(Saved data entries)
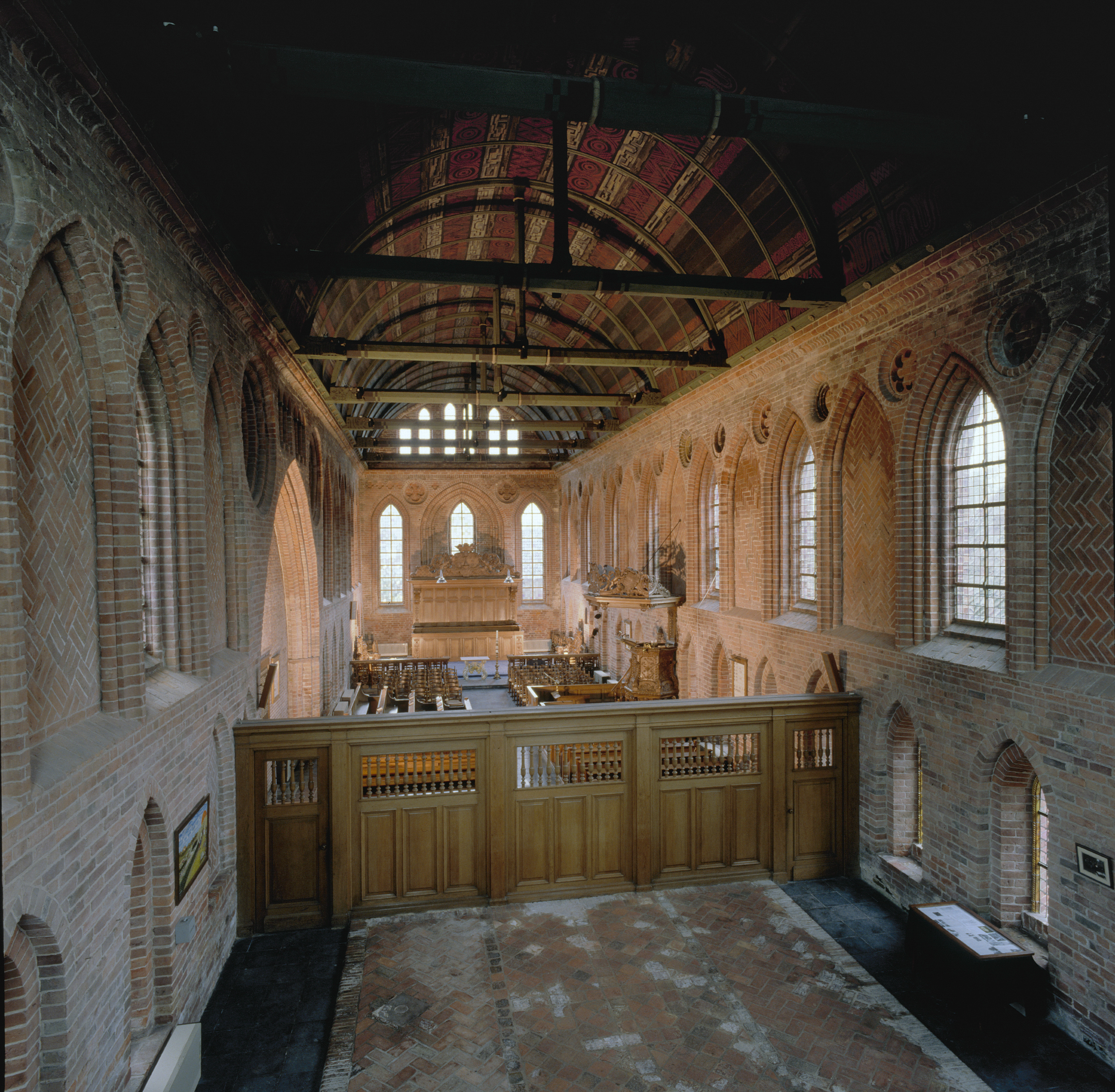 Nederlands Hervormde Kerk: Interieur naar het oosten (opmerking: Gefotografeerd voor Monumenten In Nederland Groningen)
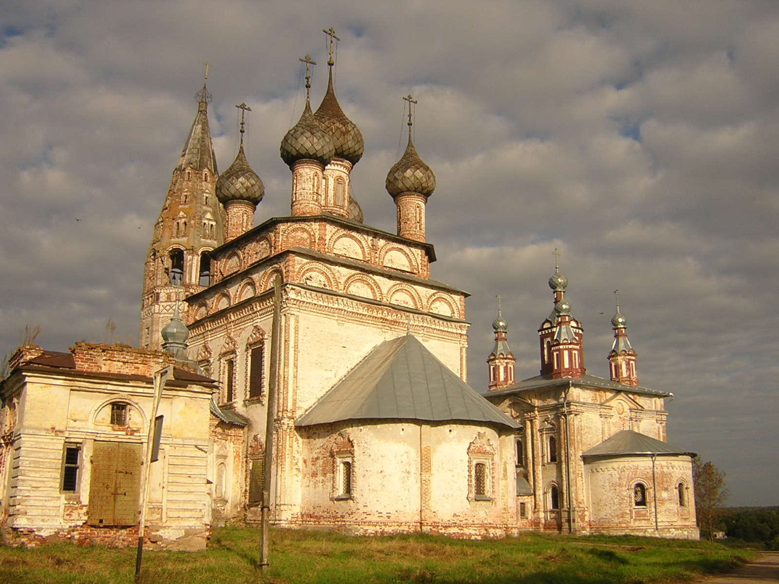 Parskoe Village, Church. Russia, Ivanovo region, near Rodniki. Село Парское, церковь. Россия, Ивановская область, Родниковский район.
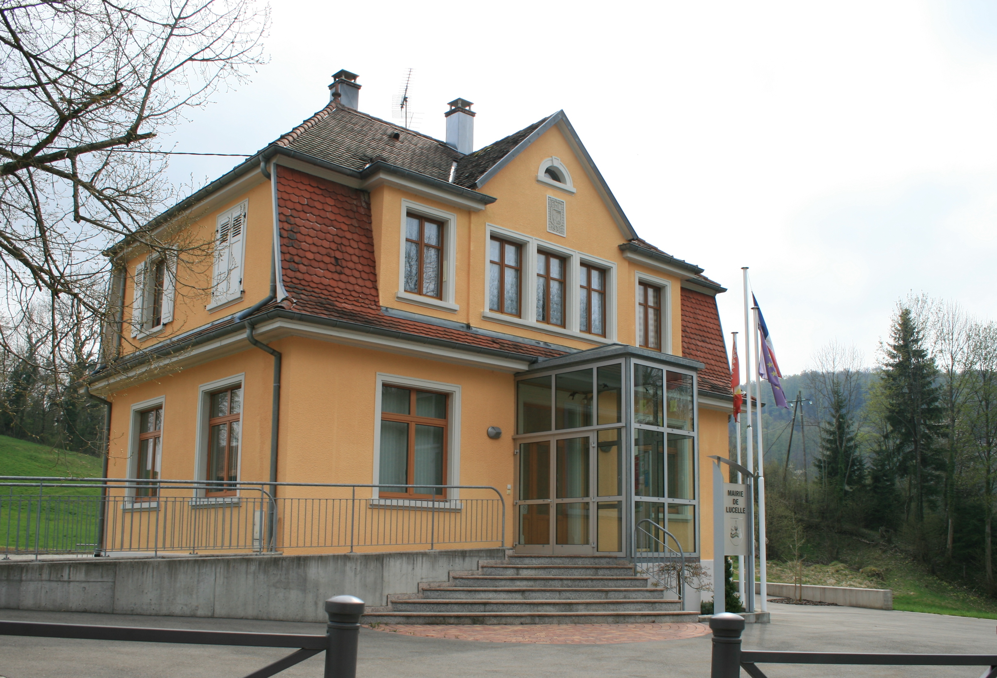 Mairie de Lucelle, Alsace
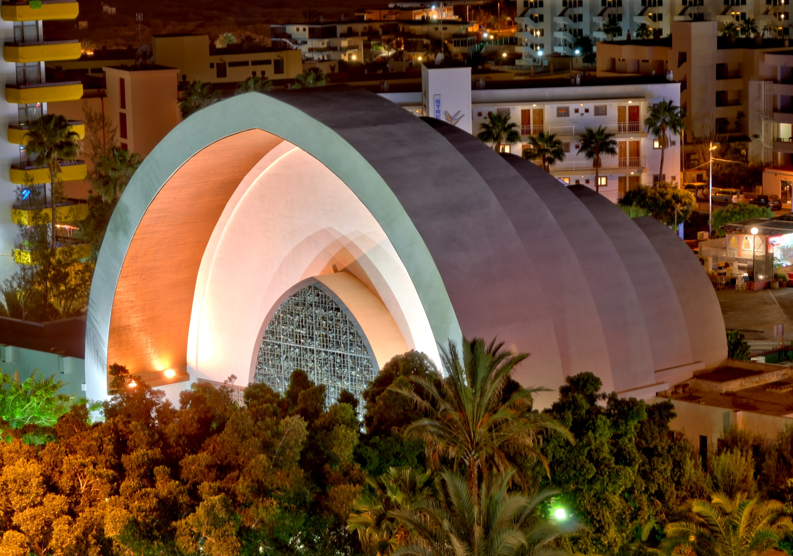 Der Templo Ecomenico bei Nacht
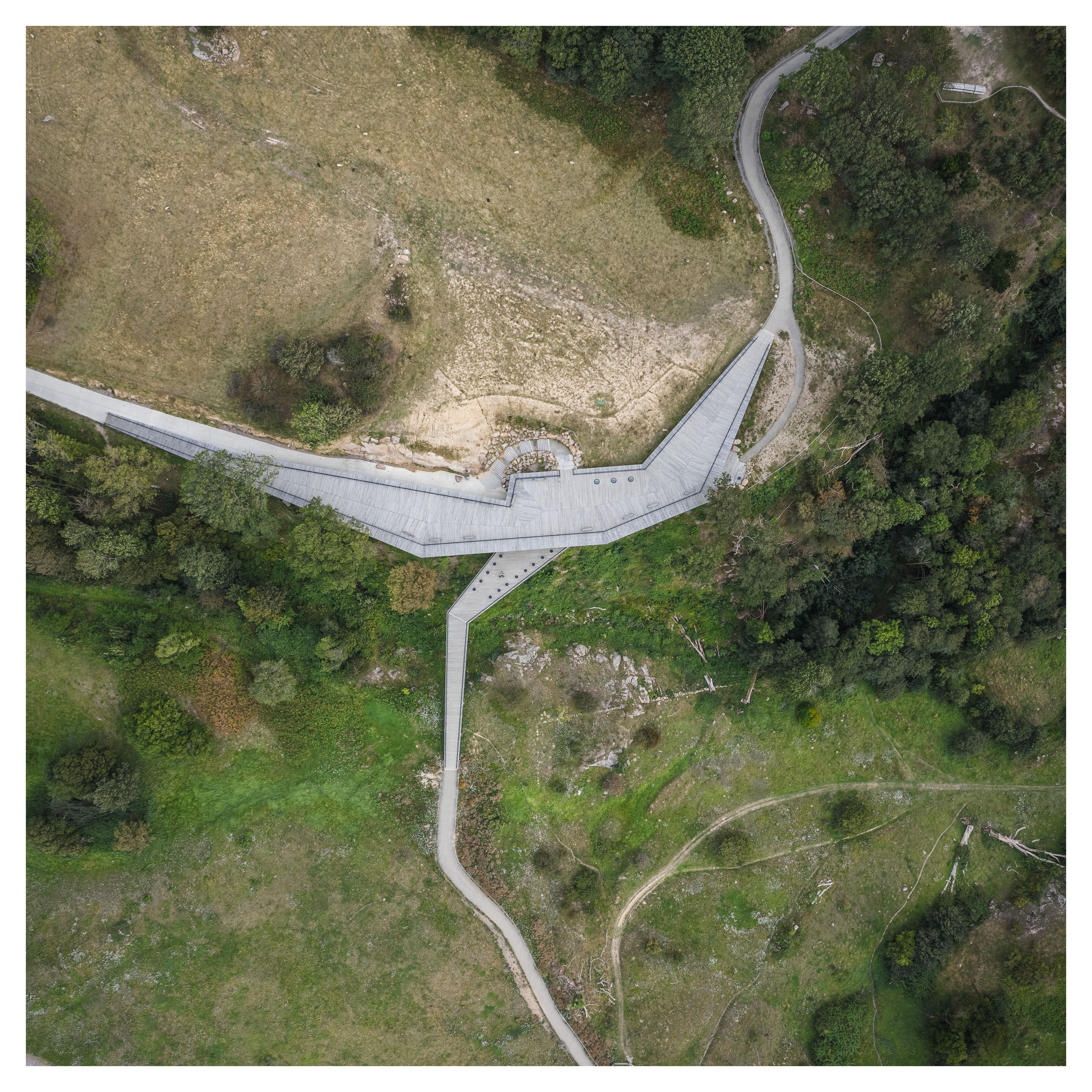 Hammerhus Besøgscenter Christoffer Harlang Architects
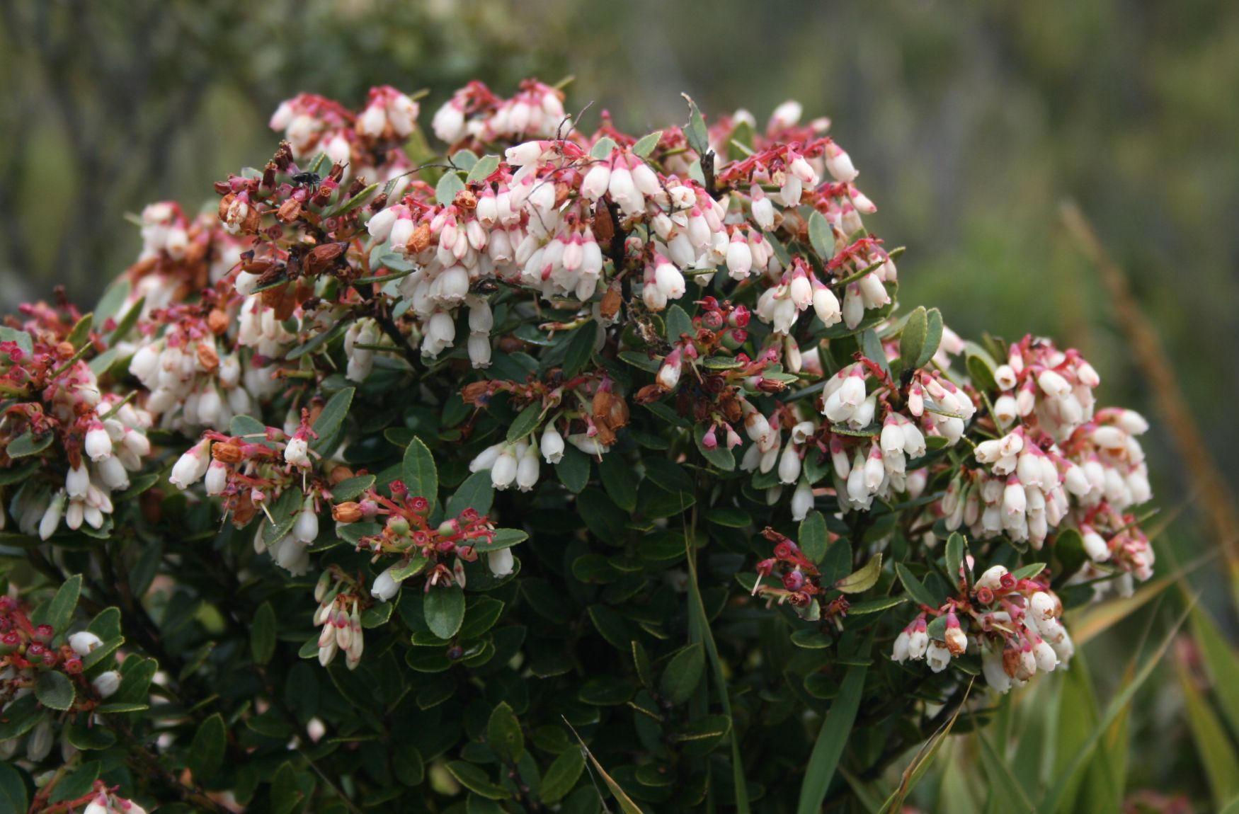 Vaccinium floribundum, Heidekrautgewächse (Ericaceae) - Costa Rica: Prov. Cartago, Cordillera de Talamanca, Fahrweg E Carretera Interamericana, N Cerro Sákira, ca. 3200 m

- [Exercise details]:
Copy the data character for character, but drop all pictures from the copy.

- [Reply to the exercise]:
 Nederlands Hervormde Kerk: Interieur naar het oosten (opmerking: Gefotografeerd voor Monumenten In Nederland Groningen)
 Parskoe Village, Church. Russia, Ivanovo region, near Rodniki. Село Парское, церковь. Россия, Ивановская область, Родниковский район.
 Mairie de Lucelle, Alsace
 Der Templo Ecomenico bei Nacht
 Hammerhus Besøgscenter Christoffer Harlang Architects
 Vaccinium floribundum, Heidekrautgewächse (Ericaceae) - Costa Rica: Prov. Cartago, Cordillera de Talamanca, Fahrweg E Carretera Interamericana, N Cerro Sákira, ca. 3200 m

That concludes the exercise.